Pre-Trained Language Models for Abstractive Text Summarization: A Comparative Study

Sunday 30 March 2025


The quest for perfect text summarization has been an ongoing challenge in the realm of natural language processing. Researchers have long sought to develop algorithms that can accurately condense lengthy texts into concise, informative summaries while preserving their essential content. A recent study published by a team of researchers from Jadavpur University and Techno India University delves into this problem, presenting four pre-trained models for abstractive text summarization.


The approach taken by the researchers involves fine-tuning four large language models (LLMs) – BART, FLAN-T5, LLaMA-3-8B, and Gemma-7B – on five diverse datasets. Each dataset consists of a collection of articles paired with their corresponding summaries.
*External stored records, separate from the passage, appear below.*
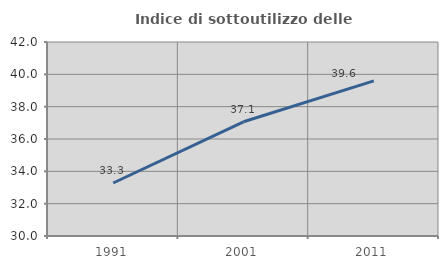
| Category | Indice di sottoutilizzo delle abitazioni  |
|---|---|
| 1991.0 | 33.277 |
| 2001.0 | 37.065 |
| 2011.0 | 39.597 |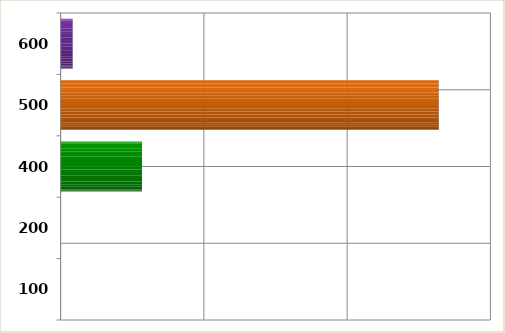
| Category | Series 0 |
|---|---|
| 100.0 | 0 |
| 200.0 | 0 |
| 400.0 | 11362390.7 |
| 500.0 | 52803545.76 |
| 600.0 | 1688057.8 |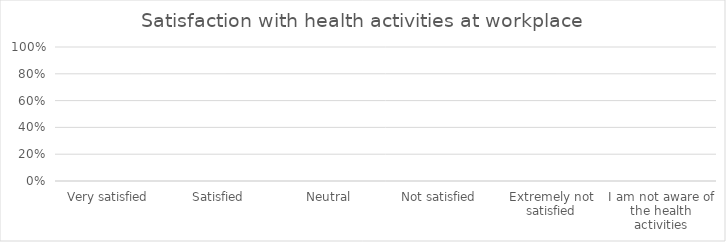
| Category | Series 0 |
|---|---|
| Very satisfied | 0 |
| Satisfied | 0 |
| Neutral | 0 |
| Not satisfied | 0 |
| Extremely not satisfied | 0 |
| I am not aware of the health activities | 0 |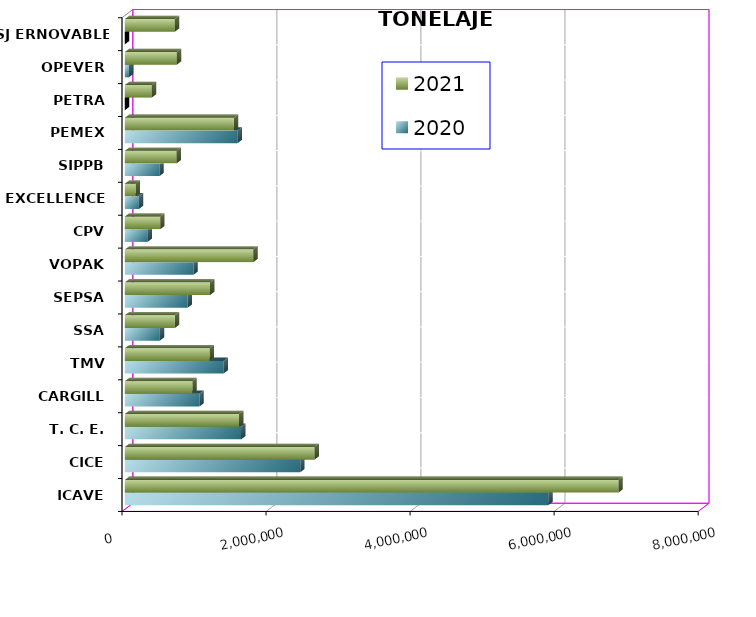
| Category | 2020 | 2021 |
|---|---|---|
| ICAVE | 5879936.42 | 6854497.135 |
| CICE | 2434812.66 | 2634677.247 |
| T. C. E. | 1614494.284 | 1585836.917 |
| CARGILL | 1036952.356 | 939577.06 |
| TMV | 1370967.457 | 1179379.15 |
| SSA | 486633.37 | 695247.838 |
| SEPSA | 872456.53 | 1183461.52 |
| VOPAK | 953411.304 | 1784179.678 |
| CPV | 316041.86 | 492065.108 |
| EXCELLENCE | 195862.233 | 150407.18 |
| SIPPB | 481886.273 | 718896.158 |
| PEMEX | 1565817.905 | 1514010.424 |
| PETRA | 0 | 374709.38 |
| OPEVER | 57330.017 | 722357.386 |
| ESJ ERNOVABLE III | 0 | 694344.61 |

The models are trained to generate concise summaries that closely resemble the original summaries.


The results show that each model exhibits distinct strengths and weaknesses when evaluated using various metrics, including ROUGE (Recall-Oriented Understudy for Gisting Evaluation), METEOR, and BERTScore. FLAN-T5 emerges as a top performer on the CNN/DM dataset, while Gemma-7B takes the lead on XSum. In contrast, LLaMA-3-8B performs well on BBC News, and BART excels on the News Summary dataset.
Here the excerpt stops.